回到水天居,才要走进忘海楼,莫言的声音就响起。

「澐儿,你手下留情了。」

俊雅的白衣男子坐在凌澐向来坐的躺椅上。

凌澐走到莫言身边,席地而坐,靠在他垂下的脚边。

「只是逼他回去,又不用杀他。」凌澐闭目养神。

「若要你杀了他,你会动手吗?」莫言的声音冷冷地从头顶传来。

闭著的眼睛睫羽动了动,「会,只是.....那样我就没人可以利用了。」那样,他部署好的局就功亏一篑了,一切就又得从头开始。

「澐儿,起来!」

凌澐依照莫言的话起身,莫言让他坐在躺椅上,一把撕开他的袖子,取了干净的白布巾沾水擦拭伤口。

「我没事,师父您别忙了。」

但莫言完全不理会他的话,迳自动作著,最后还用白布巾将他的肩头包上,然后从他的后心输进一些内力给他。

「我是你的师父,要不要紧难道我还看不出?休息一天,然后就回去吧,照你原订计画,你喜欢怎么做就怎么做吧!」白色的身影离开忘海楼。

凌澐抿抿嘴。是啊,他是师父养大的,怎样难道还瞒得过师父吗?蹭去脚上的鞋子,赤脚走到房内,脱去脏污的衣服,换了件干净的单衣。

倒在床上,蜷著身体缓缓睡去。

不就是这样,在师父面前,他什么都不用伪装,他是最原来的自己,就只是师父的澐儿罢了,何必逞强呢?
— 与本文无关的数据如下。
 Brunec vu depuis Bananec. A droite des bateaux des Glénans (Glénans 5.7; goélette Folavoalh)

只是,大了之后,常常都不自觉地掩饰自己真正的心意,以为一切自己都可以掌握,不用师父担心,却忘了,不论自己怎样掩饰隐藏,师父都是看得一清二楚的。

「唔.....」翻个身,又沉沉睡去了。

*****

上官雨朔慢慢苏醒,原以为自己会一命呜呼的,现在却发现自己还活著,身上的痛也没那样剧烈,体内的气顺畅许多,莫非有人帮了他吗?
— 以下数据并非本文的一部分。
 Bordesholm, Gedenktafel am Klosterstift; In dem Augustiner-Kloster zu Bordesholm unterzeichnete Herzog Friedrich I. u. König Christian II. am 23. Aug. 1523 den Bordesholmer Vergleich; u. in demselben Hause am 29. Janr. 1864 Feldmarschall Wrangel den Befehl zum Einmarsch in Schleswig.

起身,现在天色才蒙蒙亮,看来才天亮没多久,粗大的树干上刻著四个大字--信守承诺,看来,这个叫做凌澐的挺守信用的,那自己也必定是不能毁约。

翻身上马,掉头往来时路走,行走江湖,应下的不能反悔,约定亦同。说好他若是败了就必须回头,不得再往水天居去,那他既败,就必须信守承诺了。

身上受了伤,上官雨朔放慢马行的速度,虽然伤好了许多,可依旧没好完全,跑得太颠簸仍旧会令他感到十分不舒服,所以他决定慢慢走。

比来的时候多花了一天半才回到家里,回到家时陆晴阳并不在,师父也是不在,这样倒好,上官雨朔落得轻松,也不用跟他们解释负伤而回的原因,把马交给小厮,便回到自己住的雨潇阁,除去身上的衣物进入药泉中疗伤。

沈气坐在泉水中,草药的作用让气血走得顺当,药气周行全身之后,受的伤也一点一点的痊愈中。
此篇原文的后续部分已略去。